The France-England semifinal and the final were not so bad. They were absorbing, as any close contest for a coveted trophy can be, and good fierce rugby - of a kind.

But not the kind that could keep television audiences watching every weekend.

The Super 14 is the sort of game a professional sport must be. Sadly its franchise coaches will have drawn the obvious conclusion from the past three weeks in France. Each match was won by the side most able to force the other to play with the ball.

This game matters more here than anywhere, even South Africa where soccer has a far greater following. Rugby is our foremost economic brand, our most popular national identity, an achievement in racial integration so effortless it goes unremarked.

Four years hence we will have hosted the World Cup. If the intentions of Martin Snedden's organising committee are realised it will have been an immensely warm, engaging experience for the whole country and players and supporters from visiting countries.

Visiting teams will have been hosted in provincial towns, feted by them, helped perhaps by a month or so of association with the province's rugby and supported by the locality when the team plays its pool matches.
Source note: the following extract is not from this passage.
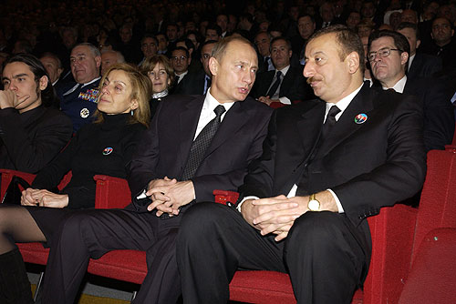 C Президентом Азербайджана Ильхамом Алиевым во время церемонии прощания с Гейдаром Алиевым
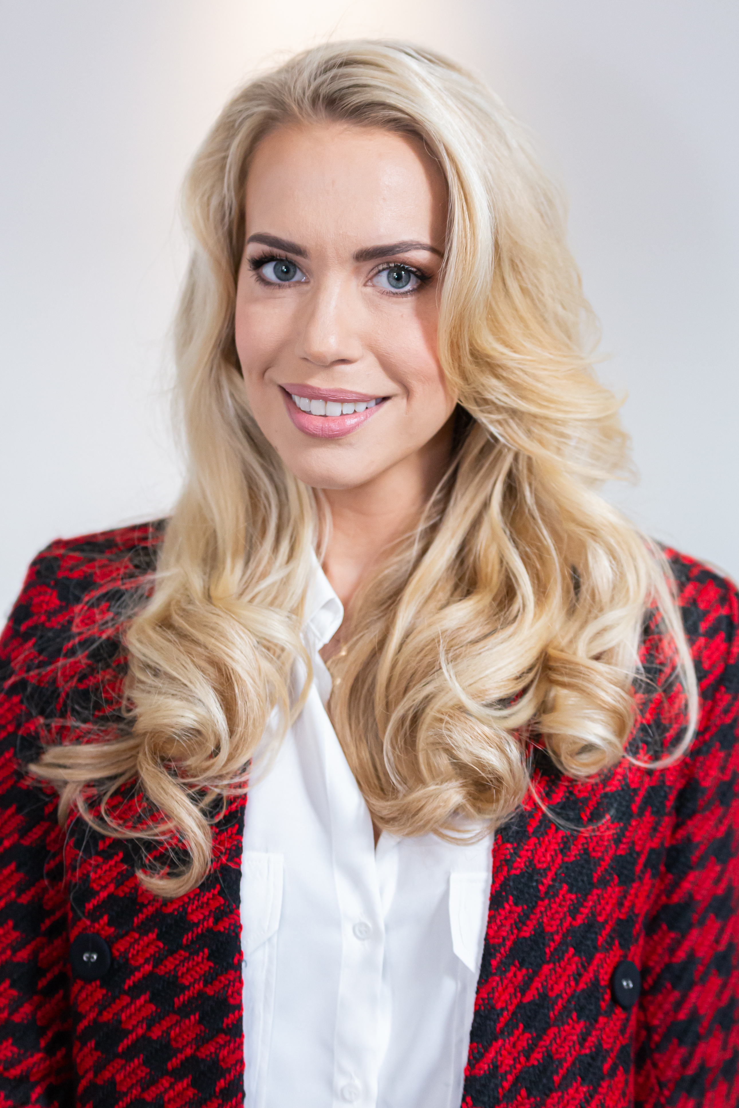 TV, ARD, Cast "Rote Rosen" Staffel 16; Lara-Isabelle Rentinck

Sports Minister Trevor Mallard has set up a $5 million agency to help promote those possibilities to councils, schools and community groups.
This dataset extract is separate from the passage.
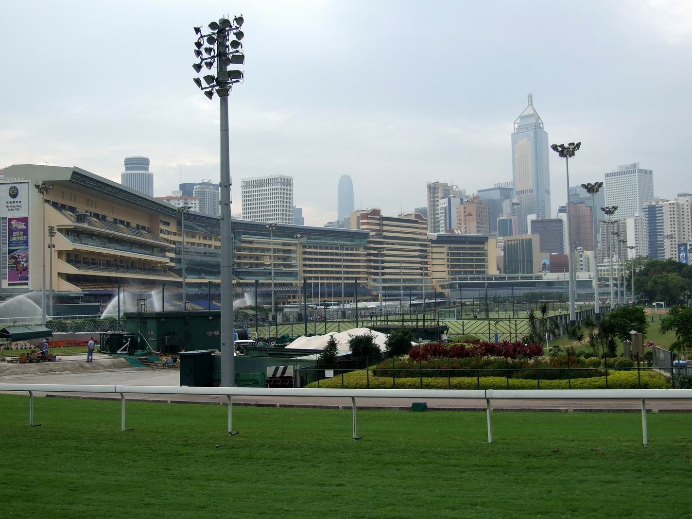 跑馬地馬場聯合看台

It is just a pity the number of teams could be reduced from the 20 teams that France hosted to 16 in 2011. That is supposed to reduce the number of one-sided matches in pool play.

But who really cares about those? Not the losers who are as glad to get a game in the big league as we were when the All Whites played Brazil. New Zealand is one place where matches between the minnows might attract keen local interest if a town has taken each of the teams to its heart.

A mere 16 teams would force a change of format for the tournament if it is to produce a decent number of games. One obvious way to create more games would be to replace the knock-out rounds with another round robin, or two, for the qualifiers from the pools.

Quite possibly a finals series would be held to find the winner. One or two commentators abroad are quick to suspect New Zealand wants to replace a one-off final with a series to suit its own chances of winning. They know Henry's team would have beaten any opposition more often than not, as the French coach was good enough to say.

That is one reason not to abandon the running game yet. But there is a better one. If we can host the next World Cup as well as we hope, we might not care quite so much if the All Blacks don't win it. Which perversely would probably help them win it.

But even if they didn't we might agree in the afterglow of hosting that it was better to play a brave game.